This tutorial will explain various approaches with examples on how to modify / update existing column values in a dataframe.

PySpark: Dataframe Modify Columns

This tutorial will explain various approaches with examples on how to modify / update existing column values in a dataframe. Below listed topics will be explained with examples on this page, click on item in below list and it will take you to the respective section of the page:


Update Column using withColumn: withColumn() function can be used on a dataframe to either add a new column or replace an existing column that has same name. withColumn() function can cause performance issues and even "StackOverflowException" if it is called multiple times using loop to add multiple columns.
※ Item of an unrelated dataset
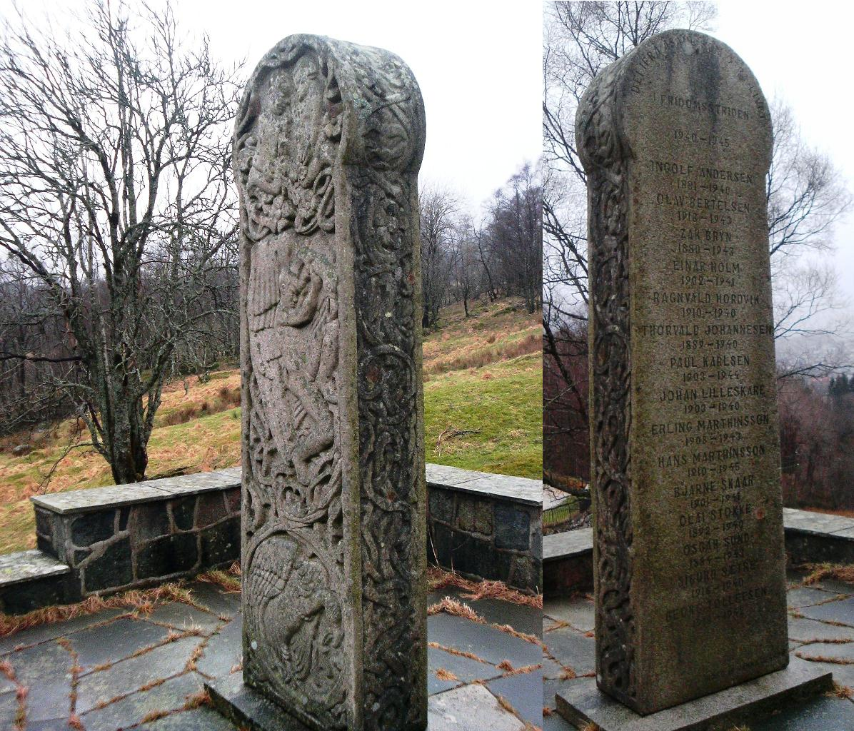 Minnebauta falne 2.verdenskrig i Åsane

Spark suggests to use "select" function to add multiple columns at once.
Update Column using select: select() function can be used on existing columns to update column or add new column to the dataframe. Only downside is that you have to specify all the columns(list can be accessed using df.columns).
Update Column value based on condition: Column values are updated for db_type column using when() / otherwise functions which are equivalent to CASE / ELSE Statement in SQL.
Update Column value using other dataframe: Column values can be updated using other dataframe with the help of outer joins. You can visit dataframe join page to understand more about joins.
Change Column datatype in dataframe: astype() column function can be used change existing datatype of a column to required one. Please ensure that target datatype should be compatible with source datatype else value will become null.